If a generation of junior analysts learns to use AI before developing independent judgment, they never build the pattern recognition that lets them spot when the model is wrong. If junior lawyers lean on AI for legal research before reading enough case law to develop intuition for what’s plausible, they can’t catch the 69-88% hallucination rates. If aspiring filmmakers generate scenes with Seedance 2.0 instead of learning how cameras, bodies, and physics actually interact, they can’t identify the impossible backhand. Gartner predicts that by 2030, half of enterprises will face irreversible skill shortages in at least two critical job roles because of unchecked automation. This AI skill erosion creates a vicious cycle: fewer skilled workers, greater dependence on AI, higher costs to fill the gaps.

Acemoglu warns that technology “does not automatically benefit workers.” In 19th-century England, the benefits of mechanization only spread after decades of worker activism. The parallel risk with AI isn’t mass unemployment. It’s a hollowing out of the skill base that makes the centaur model function. You lose not the jobs but the expertise that makes the jobs valuable.

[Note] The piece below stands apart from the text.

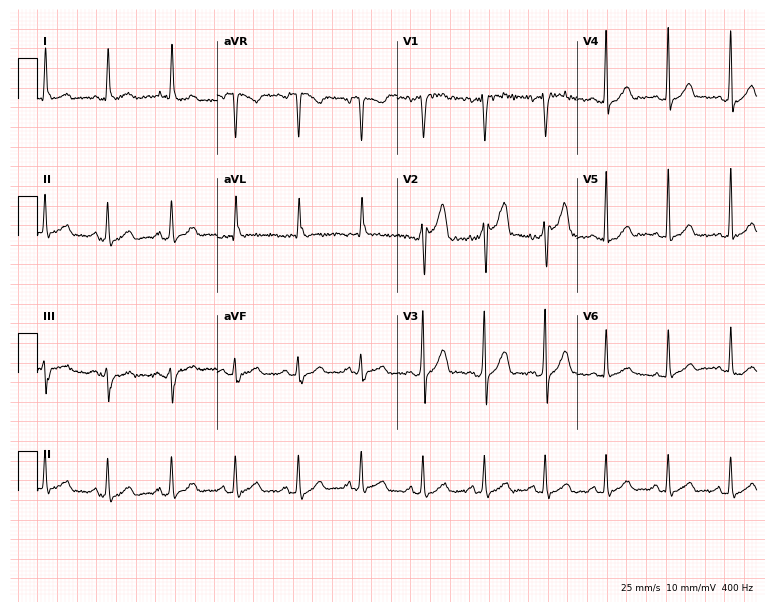
12-lead ECG from a 41-year-old male patient (7.3-second recording at 400 Hz). Recorded interpretation: within normal limits.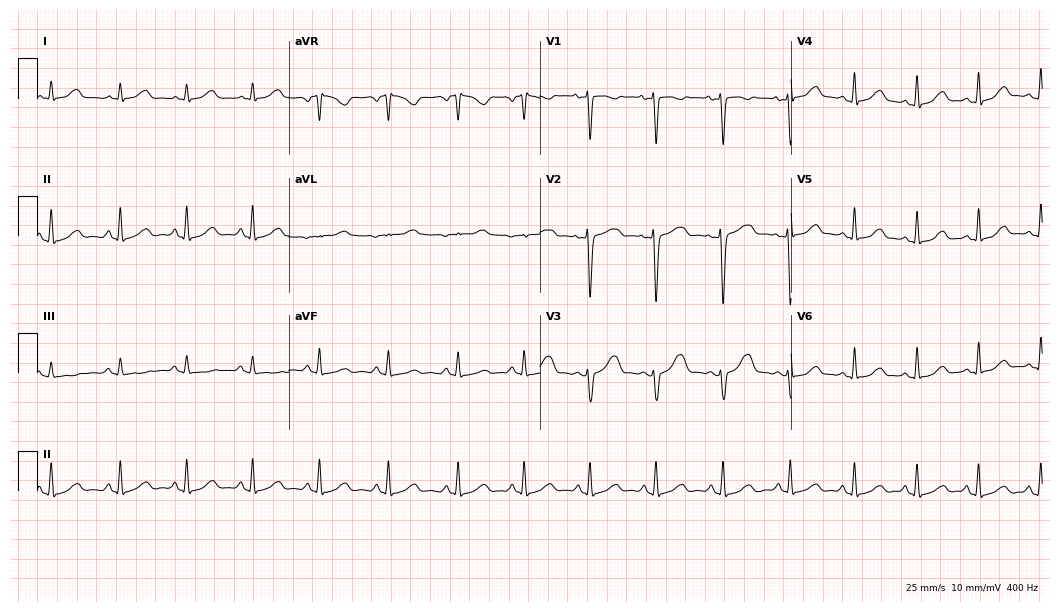
12-lead ECG (10.2-second recording at 400 Hz) from a woman, 29 years old. Screened for six findings — first-degree AV block, right bundle branch block, left bundle branch block, sinus bradycardia, atrial fibrillation, sinus tachycardia — none is recorded. Findings outside these six are not listed.

David Autor’s vision is more optimistic: AI could “extend the relevance, reach, and value of human expertise,” democratizing it rather than eliminating it. I want to believe that’s right. But it requires treating AI as a tool that amplifies existing expertise rather than a shortcut that replaces the need to develop it. The 43% improvement that below-average BCG consultants saw from using GPT-4 is real. The 19-percentage-point penalty when those same consultants blindly trusted AI outside its frontier is equally real. The difference between those two outcomes is judgment. And judgment comes from experience, not from a larger context window.

I’m more confident in the centaur framework than in any specific prediction about timelines or magnitudes. The ninth-power scaling curve, the 53-point gap on Humanity’s Last Exam, the α=0.57 typicality bias in RLHF, the 69-88% hallucination rates in legal applications, and the 95% of enterprises seeing no measurable P&L returns from AI investments all point in the same direction. The question of AI augmentation versus replacement has an empirical answer: AI is a tool that makes good practitioners better and bad practitioners worse. The industry narrative demands a story about replacement. The data tells a story about partnership, one where the human’s contribution is not a relic of an earlier era but the irreducible ingredient that makes the whole system work.

The ability to spot the impossible backhand isn’t going away. If anything, it’s worth more every day.